Бабушке волей-неволей пришлось намекнуть на господский магазей. У дедушки Ильи загорелись глаза.
– - Ну, вот это дело ясное! -- воскликнул он. -- Это теперь понятно…
После этого он глубоко вздохнул, впал в печальный тон и продолжал:
– - Нет у нас на белом свете ни одного дела, чтобы люди до него правдой дошли. Не туда, видно, дорога идет. К кому ни приглядись, кто отменно от других живет, кого ни колупни, кто если и выделился из других, то, верно, штуку какую-нибудь устроил, чужбинки захватил. И это везде так, по всей святорусской земле. Нагляделся я, милая невестка, много на своем веку, и что я ни видал, и что ни слыхал, если хорошенько разобрать умному человеку, -- одни слезы. Нет ходу правде святой, нет привету чести и совести, -- не ко двору они ни у вышних, ни у нижних. Кто нахален да смел, тот все и съел, а правильный человек хоть живой в гроб ложись, никто для тебя и пальцем не шевельнет, вот, ей-богу, правда!

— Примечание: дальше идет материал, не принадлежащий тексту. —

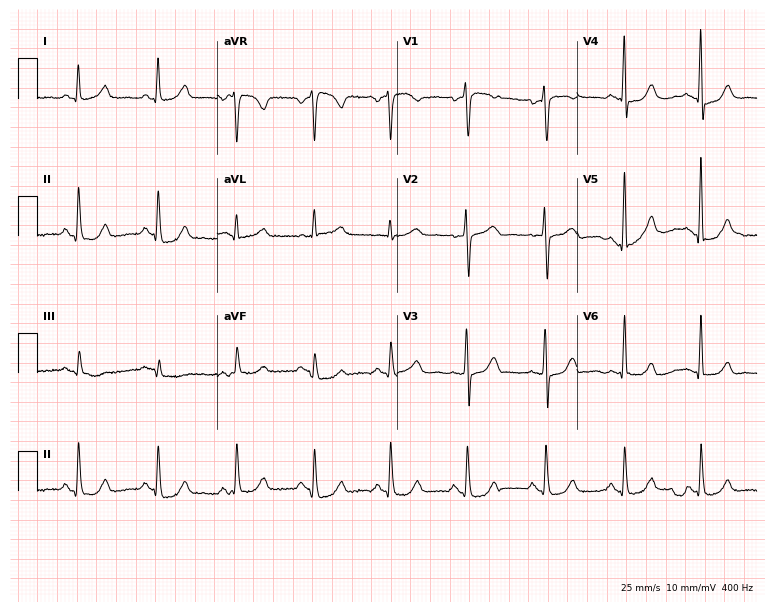
12-lead ECG from a female, 56 years old. Labelled as a normal ECG.
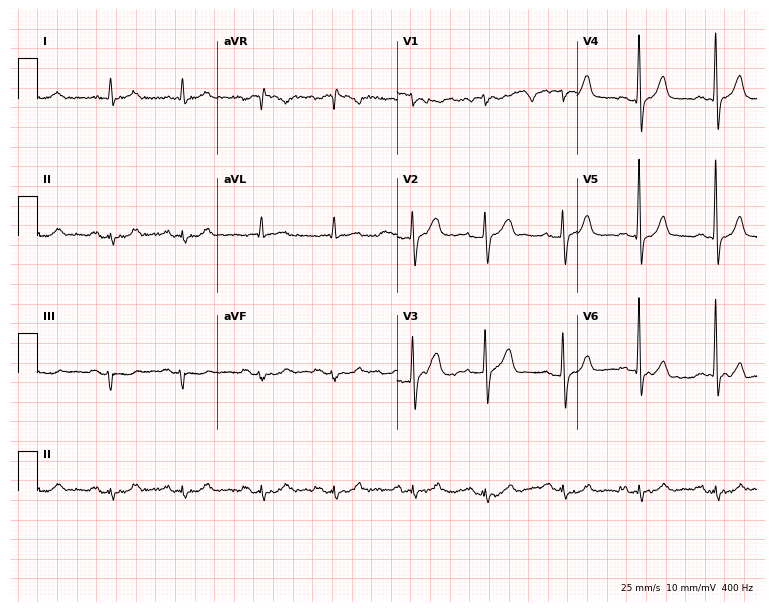
Electrocardiogram, a 75-year-old male. Overall reading on record: normal ECG.

Стало это мне открываться еще в молодости моей, с тех пор, как я барский приказ не исполнил. Из-за чего я не исполнил?.. Свою мужицкую кровь пожалел; а эта же мужицкая кровь по барскому приказу так мне руки скрутила, что я думал, и лопатки-то в спине не уцелеют… Словно я их обидел-то… И потом, на службе-то, что я перевидел!.. Эх, и вспоминать-то не хочется!.. Как забрили меня тогда, определили и полк и погнали меня в город Обоянь: там в то время наш полк стоял. Стояли солдаты по деревням, и так-то плохо держали солдат. Амуницию дают кой-какую, провианту мало. Назначили меня рекрутом, а к рекруту приставили дядьку, а всякий дядька только тем друг перед дружкой выхваляется, кто кого собачей. Ты ему подвластен, он и рад этому и норовит над тобой помытариться. Господа бывают подлецы, а свой брат, как повыше поднялся, норовит подлей подлеца быть. Ты у него, бывало, пикнуть не смеешь, даром, что ты знаешь и понимаешь-то, может, больше его. Перво-наперво амуницию ему вычисть, а, бывало, какая амуниция-то: ремни на тесак и у ранцев белые, их нужно мелом натирать, потом ружье, кивер, пуговицы. Сапоги в обтяжку, ученье долгое, сам-то себя едва уходишь, а тут еще дядька! Малость чего не потрафишь, он тебя в зубы, взводный в зубы, фитьфебель в зубы. Искры из глаз сыплются, а роптать не смей. А тут еще грабеж провианту: по третьей части до тебя не доходит, через сколько рук-то они проходят и все прилипает. Дойдет до тебя так-то, а ты и не знаешь: есть ли его или воробьям скормить?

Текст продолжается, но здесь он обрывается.